5. File System Design: Journaling user data

This is one of those long design questions. Read it through first, but then move on to some of the short answer questions, before diving into this one.

Today's modern file systems, like ZFS, support many features, such as:

Deduplication: finding blocks containing identical data, storing only one copy of such blocks, and then letting multiple files reference them.
Snapshots: read-only versions of a file system as of a point in time.
Clones: These begin as a snapshot, but allow subsequent updates.

These features result in data blocks being referenced from multiple places (e.g., two different files; two different snapshots).

Your job is to design a scheme for efficiently journaling user data in such a system. You should take advantage of the fact that blocks can be referenced from multiple locations. You should assume the following about your system (many of these ideas are taken from ZFS):

Meta-data updates are journaled. That means that you have a journaling and recovery mechanism, so you only need talk about adding new records and possibly changing how recovery might work.
Your system takes periodic checkpoints (on the order of every 5-10 seconds, and you are guaranteed that the disk is 100% consistent after every checkpoint.
It is OK to delay all file system operations, except those that explicitly require synchronous writes (e.g., sync, fsync). However, it is not OK to lose all updates between checkpoints, so your log does need to be written more frequently than every checkpoint; it just need not be flushed on every transaction.

Part I (50 points)

In this part, you will explain your mechanism for journaling user data. The key design constraint that you must satisfy is that file data may only be written to persistent storage once. You should include a description of any log record (s) you wish to use. You should explain when these log records are created and when they must be written to persistent storage. You should also explain if the addition of these log records introduces any dependencies in your buffer management. Finally, discuss the advantages and disadvantages of your approach.

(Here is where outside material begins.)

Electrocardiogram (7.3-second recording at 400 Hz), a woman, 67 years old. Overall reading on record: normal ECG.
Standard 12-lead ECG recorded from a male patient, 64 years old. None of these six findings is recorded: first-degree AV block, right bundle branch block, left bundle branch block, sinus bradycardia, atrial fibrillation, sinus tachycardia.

We suggest that you begin approaching this problem by figuring out everything that you need to do to handle a write system call. Then consider how you will handle the following two scenarios (where BLOCKSIZE is the size of a block in the file system):

Scenario 1
	char buf[BLOCKSIZE]

	write(fd, buf, BLOCKSIZE);
Scenario 2
	char buf[BLOCKSIZE]

	write(fd, buf, BLOCKSIZE/2);
	write(fd, buf+BLOCKSIZE/2, BLOCKSIZE/2);

Next start figuring out log records you will need and any dependencies in your buffer cache. Write that all up and then step back and assess it critically to discuss the advantages and disadvantages.

Part II (10 points)

Now consider any modifications that you might need to make to the system's free space management.

6. Designing for Byte-Addressable Persistent Memory (80 points)

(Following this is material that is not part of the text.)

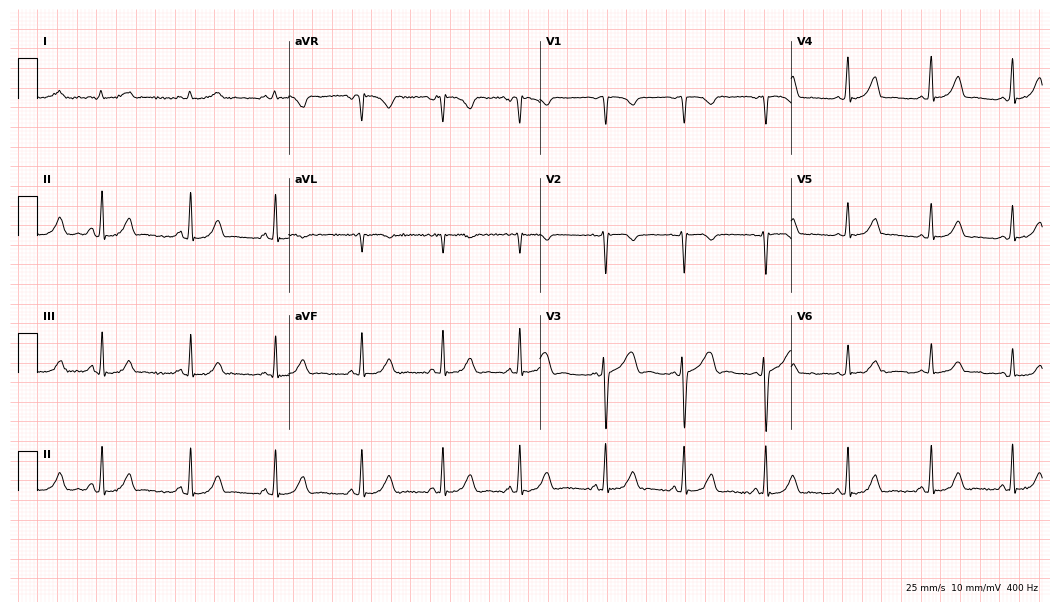
ECG — a female patient, 21 years old. Labelled as a normal ECG.
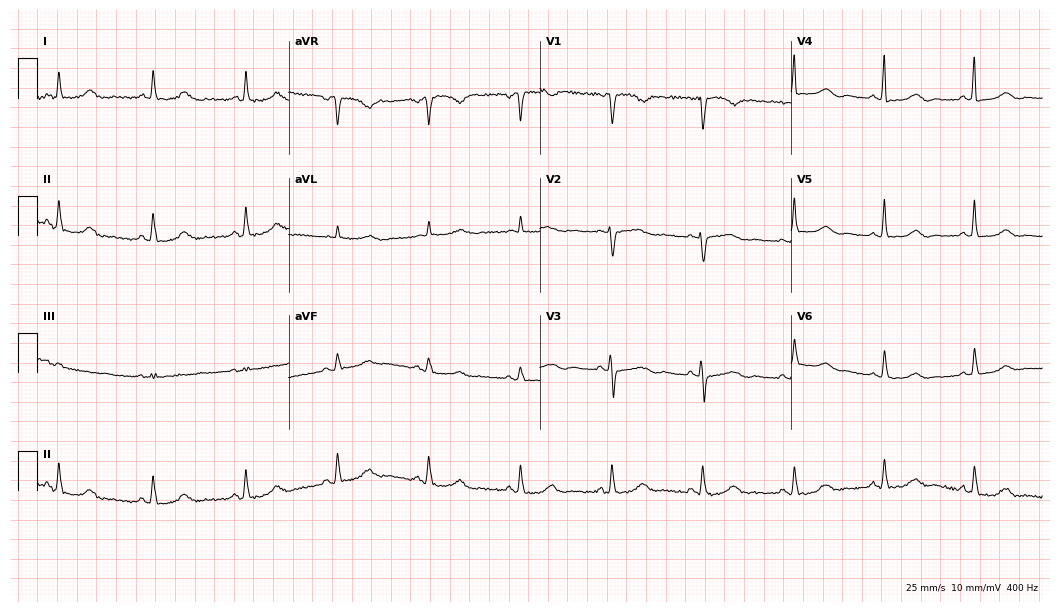
Resting 12-lead electrocardiogram. Patient: a woman, 73 years old. None of these six findings is recorded: first-degree AV block, right bundle branch block, left bundle branch block, sinus bradycardia, atrial fibrillation, sinus tachycardia.

For this question, you will need to read this paper from the beginning up until section 4.1 (You will want to read about PCM, but you can stop after that.) The paper presents a way to build a file system on byte-addressable persistent memory. (You are, of course, free to read the entire paper, but I wanted to keep the portion necessary for the exam within reason.) You will undoubtedly find it useful to read the questions before you start reading.

In your own words, describe short-circuit shadow paging.
Could you use short-circuit shadow paging in a more conventional block-based file system? If so, explain how you would use it. If not, explain why it's not possible.
The paper introduces the problem caused by the fact that processors are allowed to reorder when data gets flushed to main memory. They introduce epoch barriers to address this. Disks also reorder requests. Explain how the situation between disks and memory are the same or different; if they are the same, explain what mechanism we use with disk drives to ensure proper ordering.
Explain how BPFS is well-suited to PCM as opposed to other, more traditional block-based systems that we've studied.
It is likely that some form of byte-addressable persistent memory will be available on systems within the next few years. Propose a different way you might use this technology (i.e., something other than a file system).